### TASK
Should a picture appear anywhere in the data, omit it and copy everything else exactly.

*** MATERIAL PROVIDED Section Begins ***

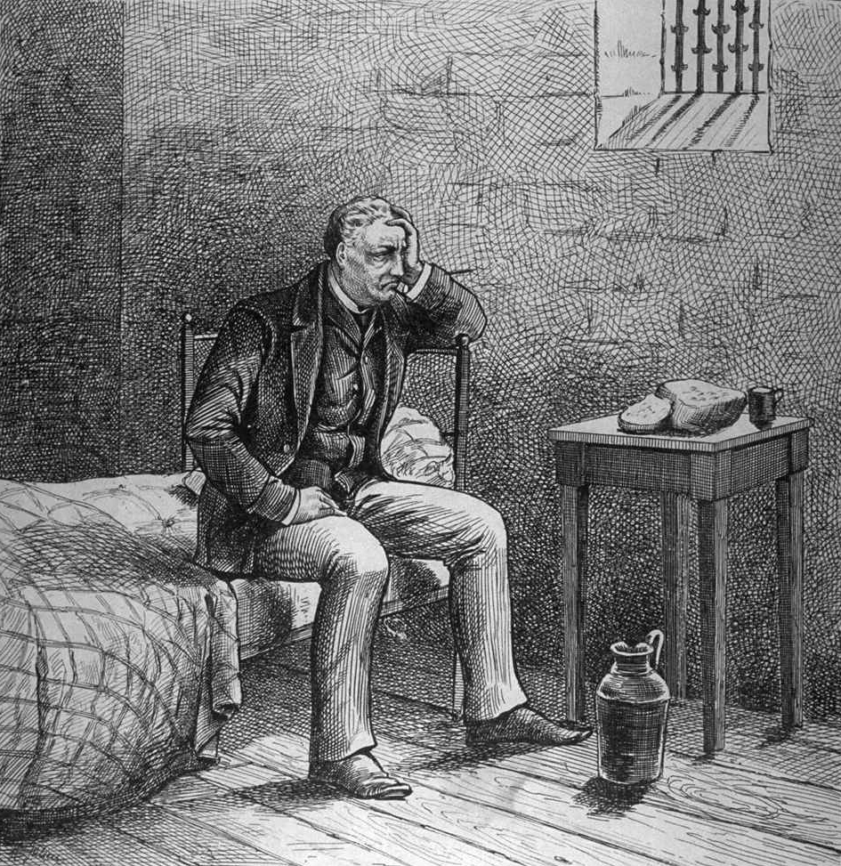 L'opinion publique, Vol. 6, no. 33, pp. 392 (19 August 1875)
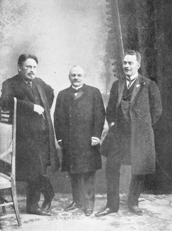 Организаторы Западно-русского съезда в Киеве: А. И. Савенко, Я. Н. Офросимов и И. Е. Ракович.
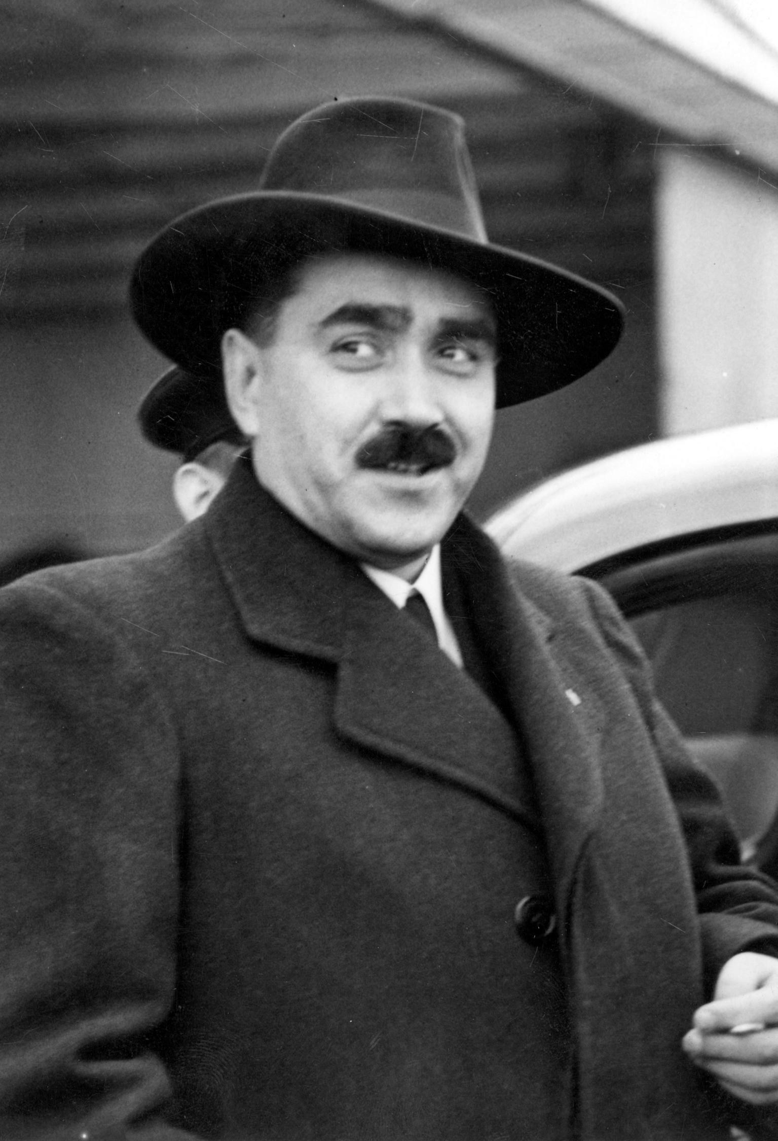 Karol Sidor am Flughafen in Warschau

*** MATERIAL PROVIDED Section Ends ***

### RESPONSE
 L'opinion publique, Vol. 6, no. 33, pp. 392 (19 August 1875)
 Организаторы Западно-русского съезда в Киеве: А. И. Савенко, Я. Н. Офросимов и И. Е. Ракович.
 Karol Sidor am Flughafen in Warschau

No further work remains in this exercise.